John Black is a U.S. citizen and was a bona fide resident of
American Samoa during all of 2000. He has to file Form 1040 because
his gross income from sources outside the possessions ($8,000 of
dividends from U.S. corporations) is at least the total of his
personal exemption and allowable standard deduction for single filers.

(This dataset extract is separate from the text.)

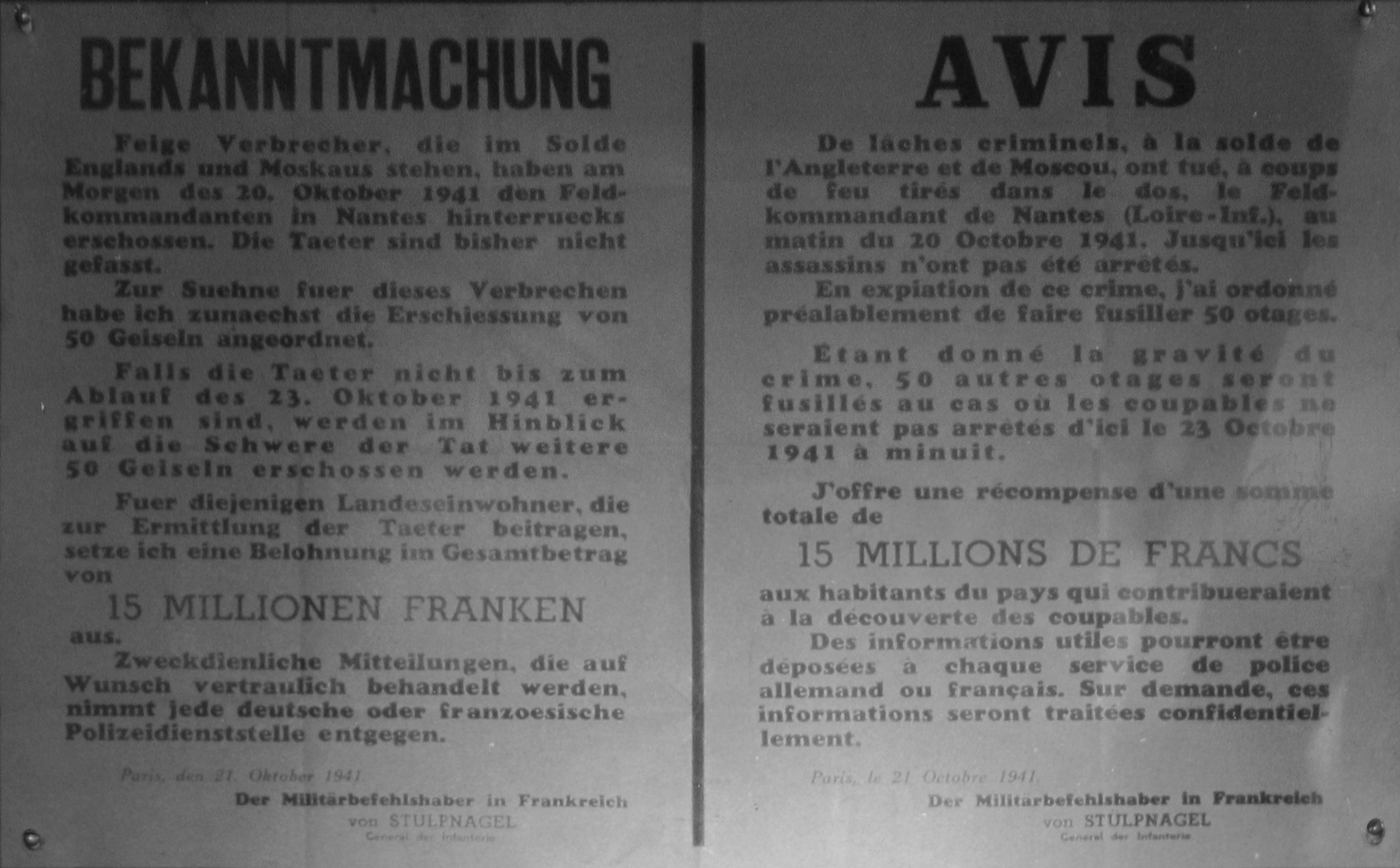 Exposition métro Guy Môquet, Paris.

(See Filing Tax Returns, earlier.) Because he has to file
Form 1040, he fills out Form 4563 to determine the amount of
possession income he can exclude.
Line 1.
John enters the date his bona fide residence began in American
Samoa, June 2, 1999. Because he is still a bona fide resident, he
writes "not ended" in the second blank space.
Line 2.
He checks the box labeled "Rented house or apartment" to
describe his type of living quarters in American Samoa.
Lines 3a and 3b.
He checks "No" on line 3a because no family members lived with
him. He leaves line 3b blank.
Lines 4a and 4b.
He checks "No" on line 4a because he did not maintain a home
outside American Samoa. He leaves line 4b blank.
Line 5.
He enters the name and address of his employer, Samoa Products Co.
It is a private Samoan corporation.
Line 6.
He enters the dates of his 2-week vacation to New Zealand from
November 11 to November 25. That was his only trip outside American
Samoa during the year.
Line 7.
He enters the $24,000 in wages he received from Samoa Products Co.
Line 9.
He received dividends of $100 from a CNMI corporation and $220 from
a Samoan corporation. He enters the total of those amounts. He does
not enter his dividends from U.S. corporations because they do not
qualify for the possession exclusion.
Line 15.
John totals the amounts on lines 7 and 9 to get the amount he can
exclude from his gross income in 2000.